> _YOUR ASSIGNMENT_: A faithful copy of each record is required, minus the images.

> _RECORDED INFORMATION_:
_ _ _ _ _
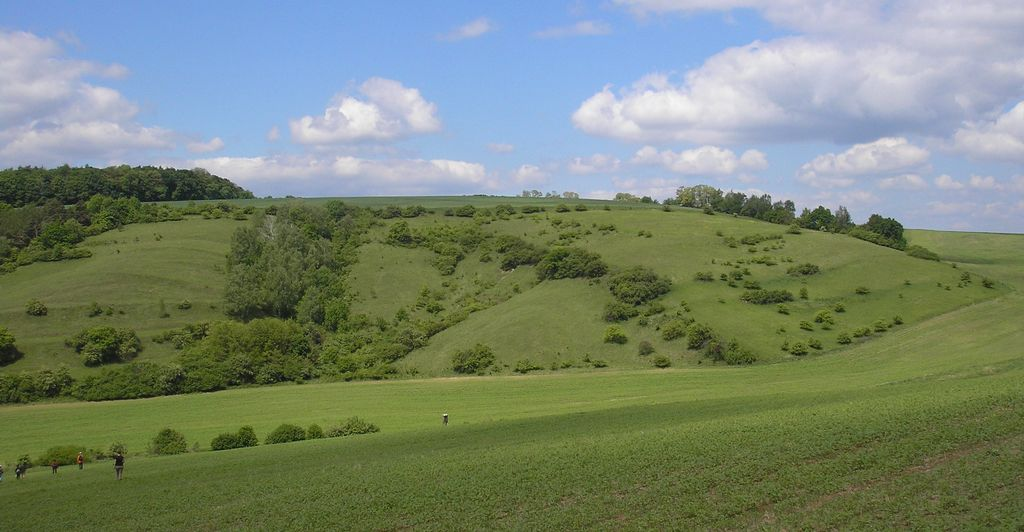 PR Hašky
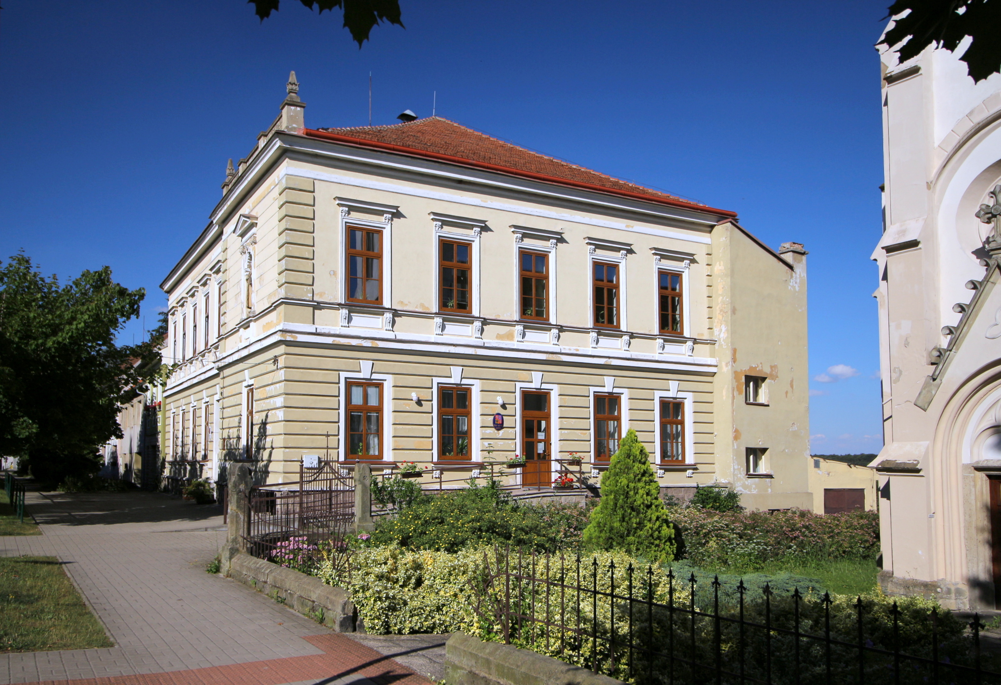 Horní Ročov - škola, úřad městyste
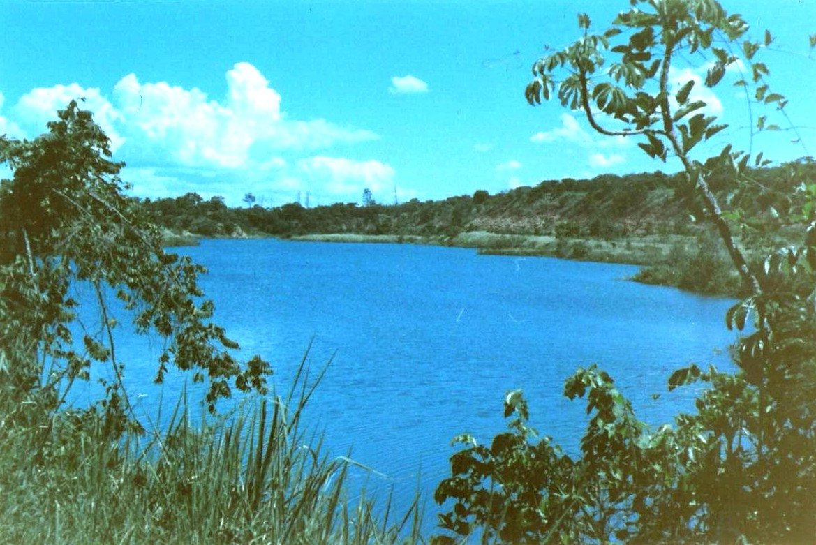 Descrição: A Cascalheira, em Três Lagoas, Mato Grosso do Sul, Brasil. 2007.
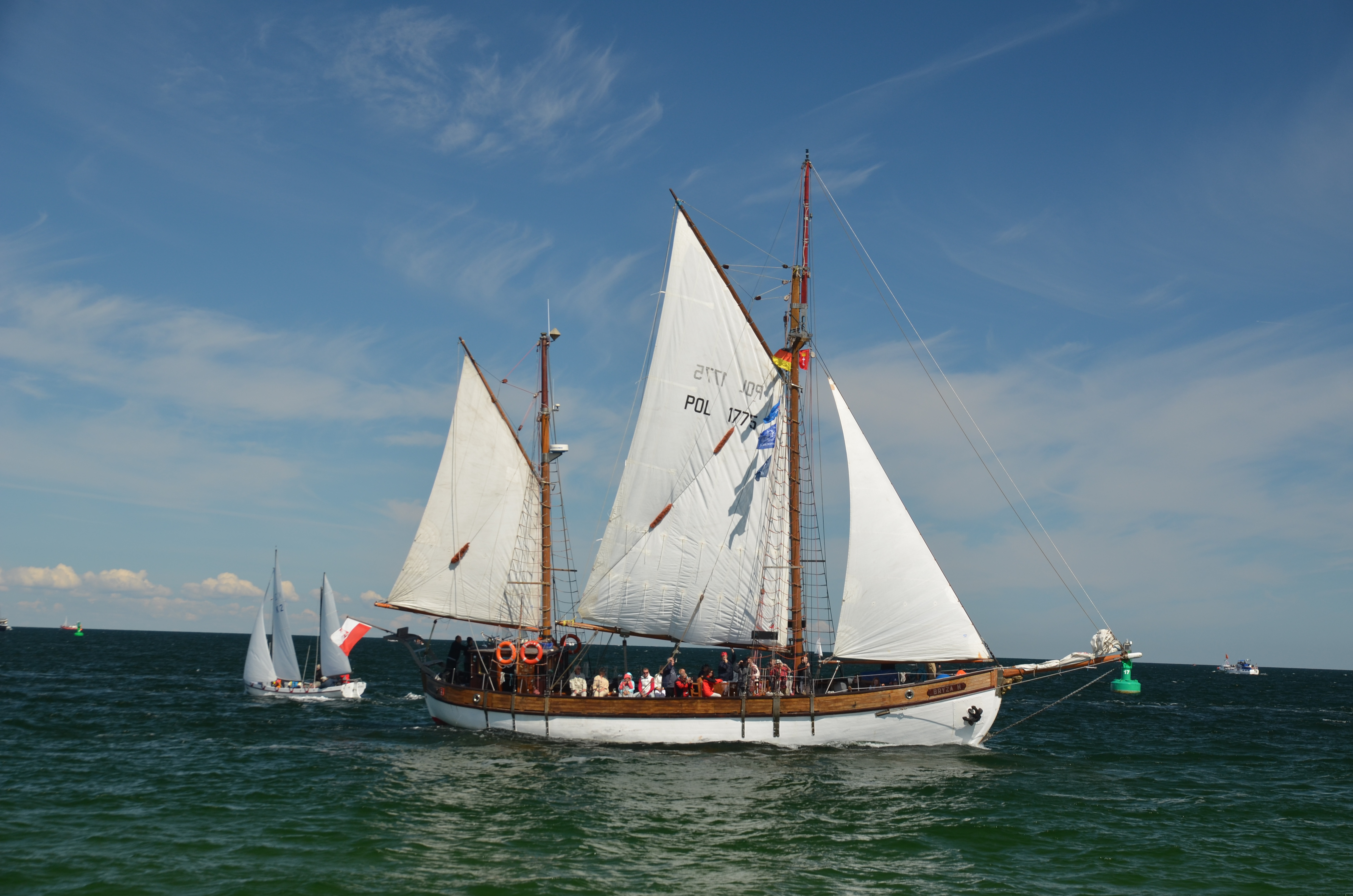 Impressionen von der 22. Hansesail 2012
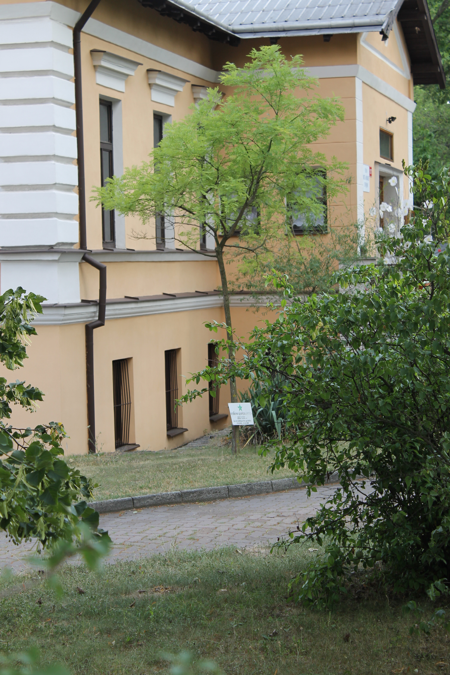 Znojmo, Sokolská 1277/8, středisko volného času.
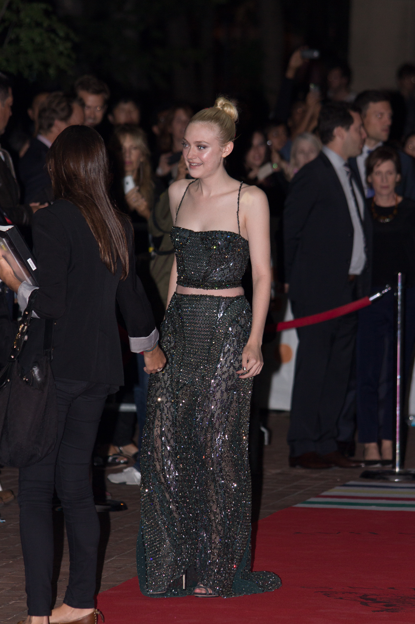 _MG_7013.jpg
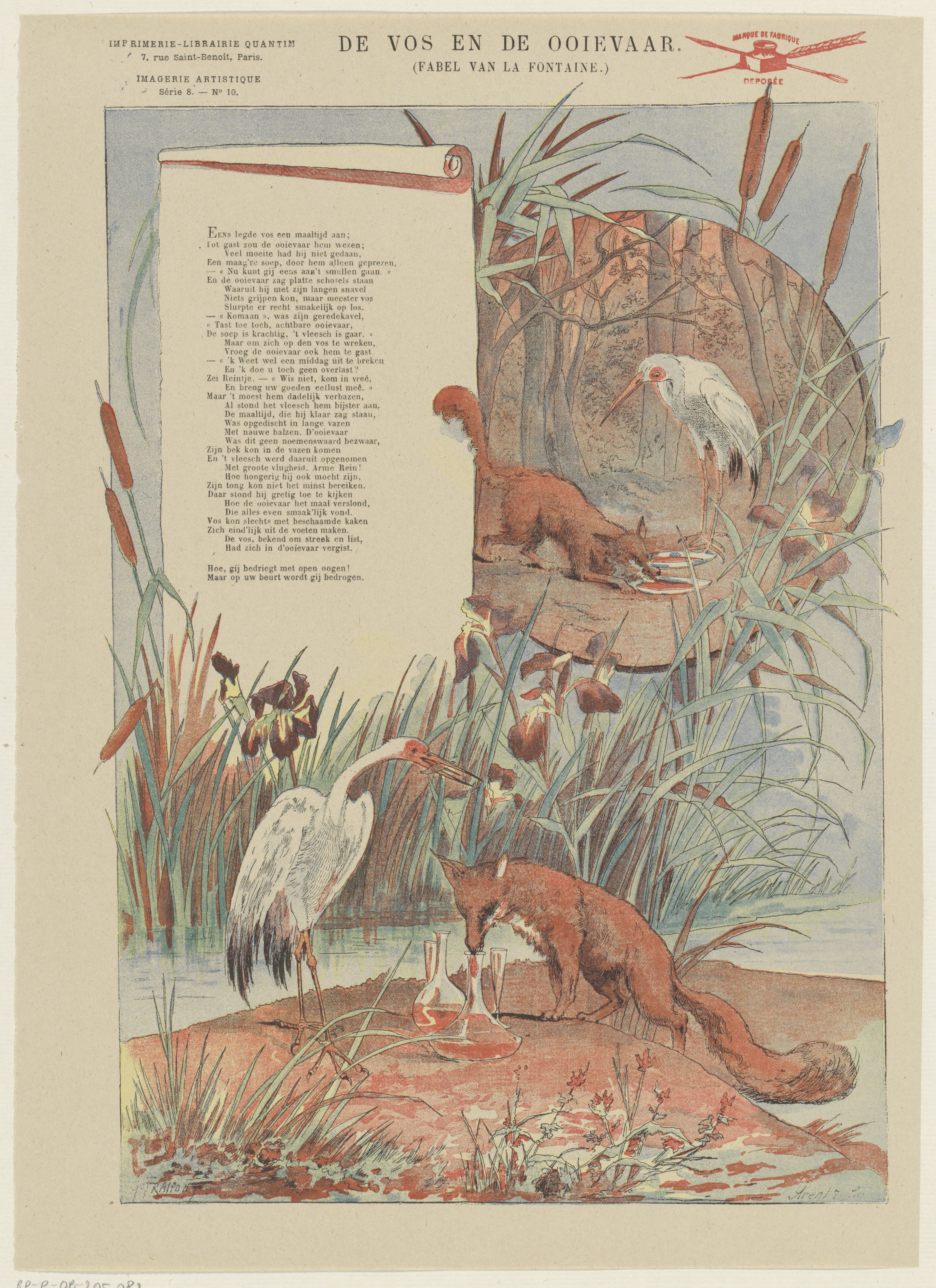 IdentificatieTitel(s): De vos en de ooievaar (titel op object)Fabel van La Fontaine (serietitel op object)Imagerie Artistique / Série 8 (serietitel op object)Objecttype: prent volksprent Serienummer: 10/20Objectnummer: RP-P-OB-205.982Opschriften / Merken: verzamelaarsmerk, verso, gestempeld: Lugt 2760octrooivermelding, recto rechtsboven, gestempeld: ‘marque de fabrique / deposée’, rode stempel met inktpot, pen en schrijfveerOmschrijving: Blad met een grote voorstelling uit de fabel van Jean de La Fontaine, van de vos en de ooievaar. Linksboven een tekstblok met versregels. Genummerd linksboven: Série 8. - No. 10.VervaardigingVervaardiger: prentmaker: Arents (prentmaker) (vermeld op object)ontwerper: Gustave Fraipont (vermeld op object)uitgever: Albert Quantin (vermeld op object)Plaats vervaardiging: ParijsDatering: 1876 - 1890 en/of 1890Fysieke kenmerken: kleurenlithografie en tekst in boekdrukMateriaal: papier Techniek: kleurenlithografie (procedé) / boekdrukAfmetingen: blad: h 367 mm × b 266 mmOnderwerpWat: fabelsbeasts of prey, predatory animals: foxshore-birds and wading-birds: storkVerwerving en rechtenCredit line: Schenking van de heer F.G. Waller, AmsterdamVerwerving: schenking 1923Copyright: Publiek domein
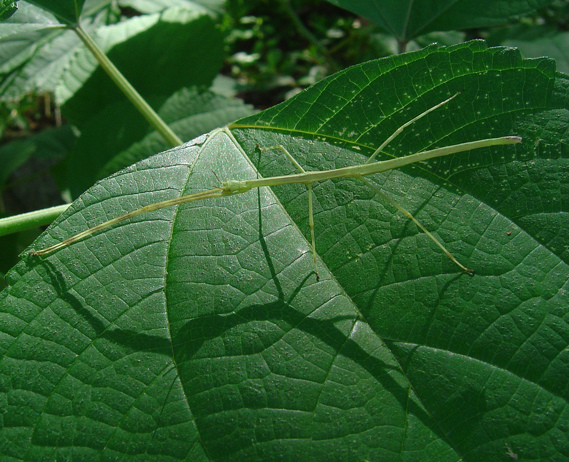 Ramulus irregulariterdentatus.
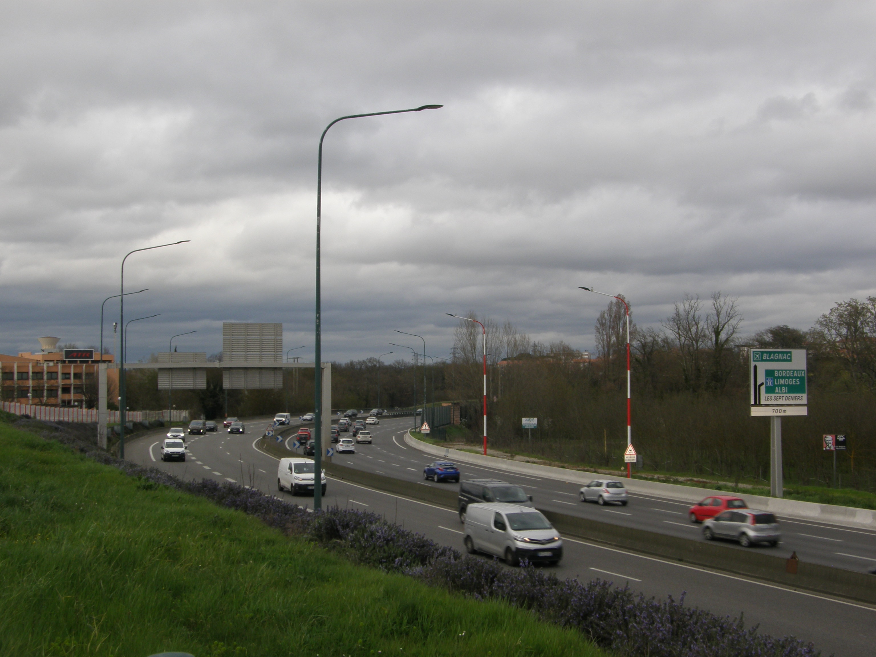 Le "Fil d'Ariane" (D901) reliant l'A624 à l'A621, vue depuis la Rue Velasquez.
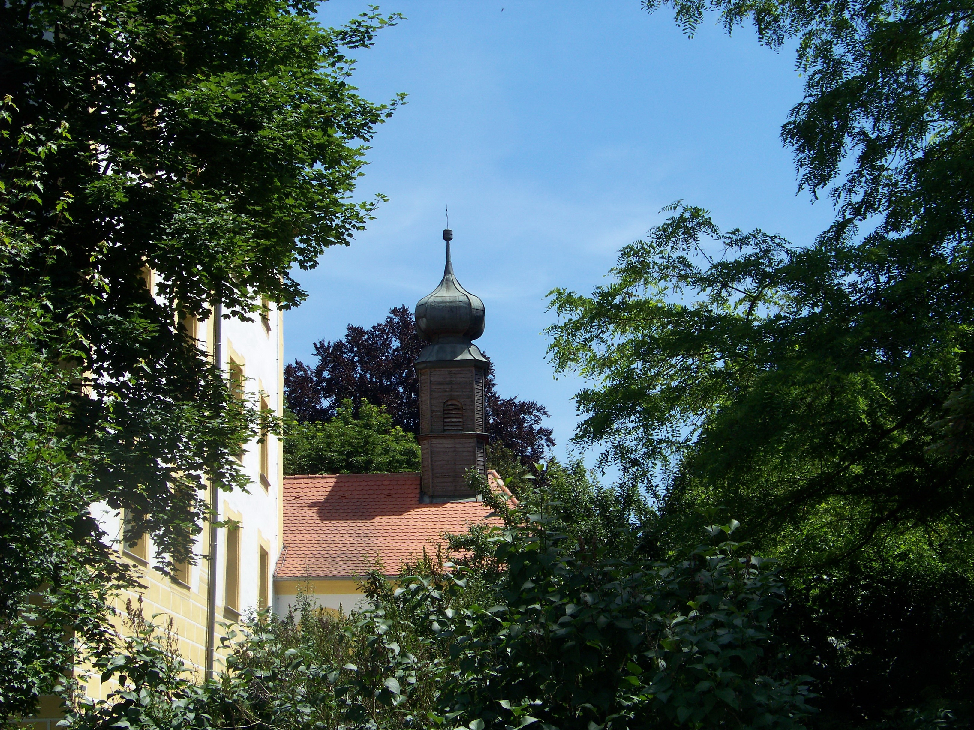 Mariaposching, Loham, Schloßstraße 2. Schloss, ehemalige Wasserschloßanlage des 16. Jhs., 1723 durchgreifend erneuert, Hauptbau quadratisch mit Zeltdach, an der Südostecke angebaut die Schlosskapelle St. Valentin, um 1714; mit Ausstattung.
_ _ _ _ _
> _OUTPUT OF THE TASK_:
 PR Hašky
 Horní Ročov - škola, úřad městyste
 Descrição: A Cascalheira, em Três Lagoas, Mato Grosso do Sul, Brasil. 2007.
 Impressionen von der 22. Hansesail 2012
 Znojmo, Sokolská 1277/8, středisko volného času.
 _MG_7013.jpg
 IdentificatieTitel(s): De vos en de ooievaar (titel op object)Fabel van La Fontaine (serietitel op object)Imagerie Artistique / Série 8 (serietitel op object)Objecttype: prent volksprent Serienummer: 10/20Objectnummer: RP-P-OB-205.982Opschriften / Merken: verzamelaarsmerk, verso, gestempeld: Lugt 2760octrooivermelding, recto rechtsboven, gestempeld: ‘marque de fabrique / deposée’, rode stempel met inktpot, pen en schrijfveerOmschrijving: Blad met een grote voorstelling uit de fabel van Jean de La Fontaine, van de vos en de ooievaar. Linksboven een tekstblok met versregels. Genummerd linksboven: Série 8. - No. 10.VervaardigingVervaardiger: prentmaker: Arents (prentmaker) (vermeld op object)ontwerper: Gustave Fraipont (vermeld op object)uitgever: Albert Quantin (vermeld op object)Plaats vervaardiging: ParijsDatering: 1876 - 1890 en/of 1890Fysieke kenmerken: kleurenlithografie en tekst in boekdrukMateriaal: papier Techniek: kleurenlithografie (procedé) / boekdrukAfmetingen: blad: h 367 mm × b 266 mmOnderwerpWat: fabelsbeasts of prey, predatory animals: foxshore-birds and wading-birds: storkVerwerving en rechtenCredit line: Schenking van de heer F.G. Waller, AmsterdamVerwerving: schenking 1923Copyright: Publiek domein
 Ramulus irregulariterdentatus.
 Le "Fil d'Ariane" (D901) reliant l'A624 à l'A621, vue depuis la Rue Velasquez.
 Mariaposching, Loham, Schloßstraße 2. Schloss, ehemalige Wasserschloßanlage des 16. Jhs., 1723 durchgreifend erneuert, Hauptbau quadratisch mit Zeltdach, an der Südostecke angebaut die Schlosskapelle St. Valentin, um 1714; mit Ausstattung.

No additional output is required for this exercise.